James Sprent (1808 – 22 September 1863) was a Surveyor General of Tasmania, (then the colony of Van Diemen's Land, now a state of Australia).

==Early life==
Sprent was born in Manchester, England and was educated at Glasgow University (M.A., 1825) and St John's College, Cambridge.

==Career in Australia==
In May 1830 Sprent arrived in Van Diemen's Land (later renamed Tasmania).

He opened a school for boys that year, offering classes in Latin, Mathematics and French. Two years later, he extended this offering to young ladies and adult after school hours.

===Surveying Work===
After he was refused a free land grant in 1833, Sprent was appointed temporary assistant surveyor, closed his academy and began work on a trigonometrical survey - inspired by the Great Trigonometrical Survey of India.

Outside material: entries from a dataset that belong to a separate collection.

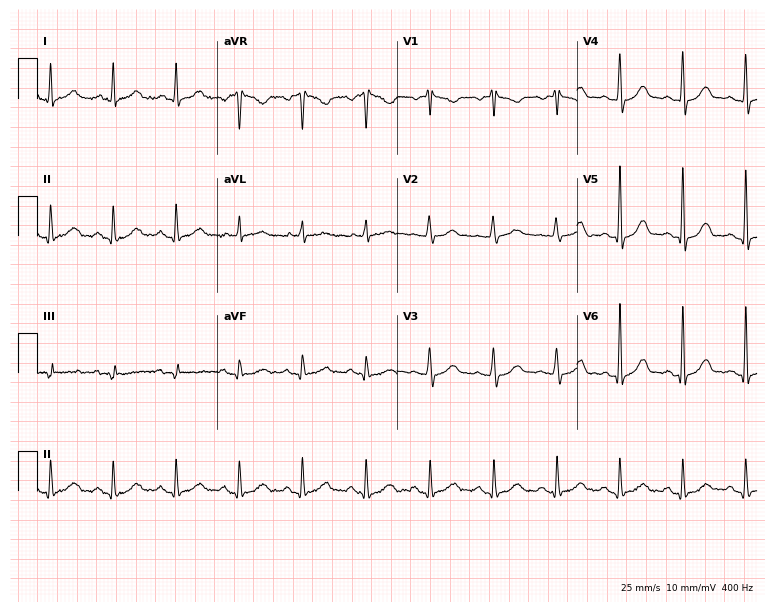
12-lead ECG from a 60-year-old male. Recorded interpretation: within normal limits.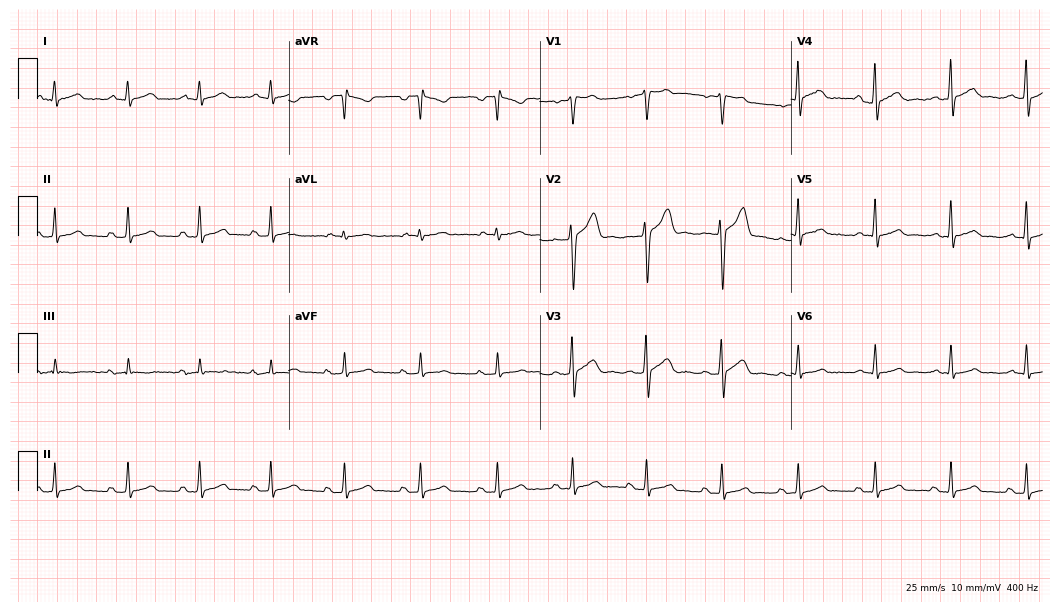
12-lead ECG (10.2-second recording at 400 Hz) from a 37-year-old male. Labelled as a normal ECG.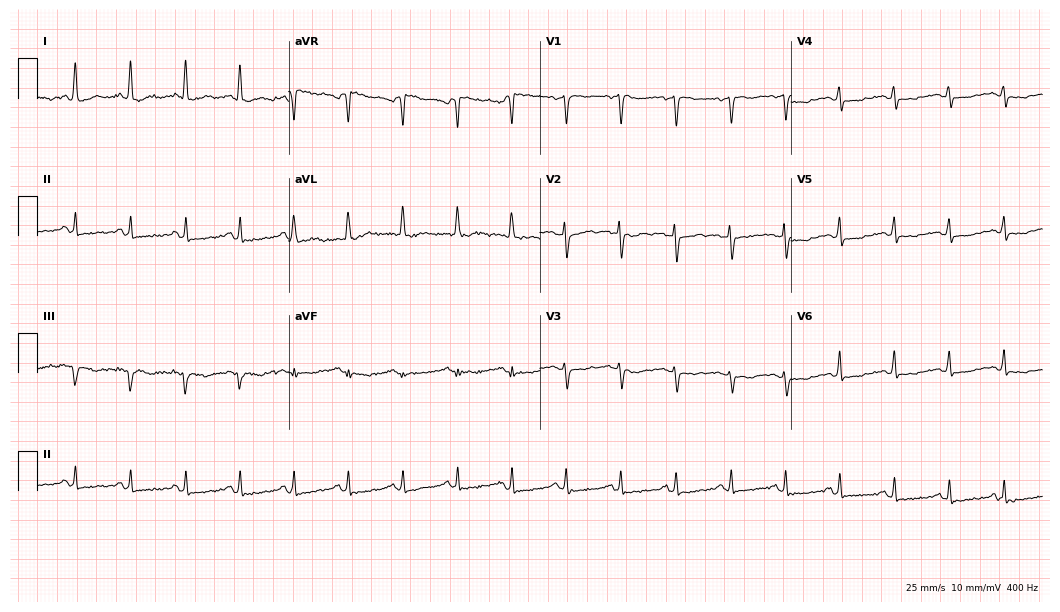
Resting 12-lead electrocardiogram. Patient: a female, 47 years old. The tracing shows sinus tachycardia (a sinus rate of 100 beats per minute or more).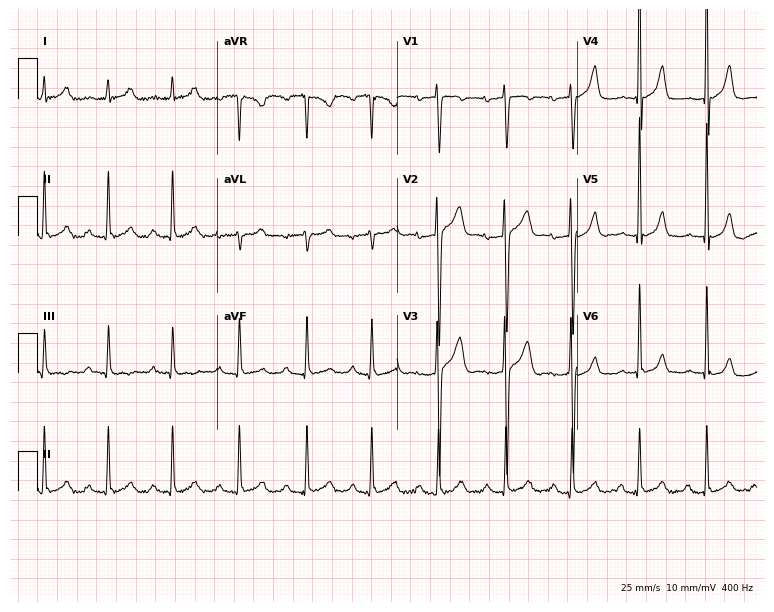
Standard 12-lead ECG recorded from a 20-year-old male patient. The tracing shows first-degree AV block.

Sprent and Calder located and cleared 50 mountaintop stations across the east of the state, leaving markers visibile from a distance, before work was suspended due to budget cuts in 1837. He was subsequently appointed permanent assistant surveyor.

===Completing the Trigonometrical Survey===
In 1847 Sprent was appointed first-class assistant surveyor. That year lieutenant-governor William Denison reestablished the trigonometrical survey, and Sprent and Calder continued surveying high points. Sprent began working in the previously unexplored south west Tasmania, becoming the first European to view Federation Peak, which he dubbed "the Obelisk".

In 1855 Sprent was appointed deputy Surveyor General, and the next year chief surveyor and acting Surveyor General, replacing Robert Power. At this time he had surveyed 206 high points which he considered necessary to calculate a detailed map. He retired from fieldwork and began to reside in Hobart.

In early 1859 Sprent's health deteriorated, and he was replaced by James Erskine Calder on 1 September 1859. A map based on his survey was published in June 1859.

==Personal life==
Sprent married Susannah Hassall Oakes at St John's Cathedral, Parramatta, NSW on 2 March 1837.

He died in 1863 shortly after his retirement.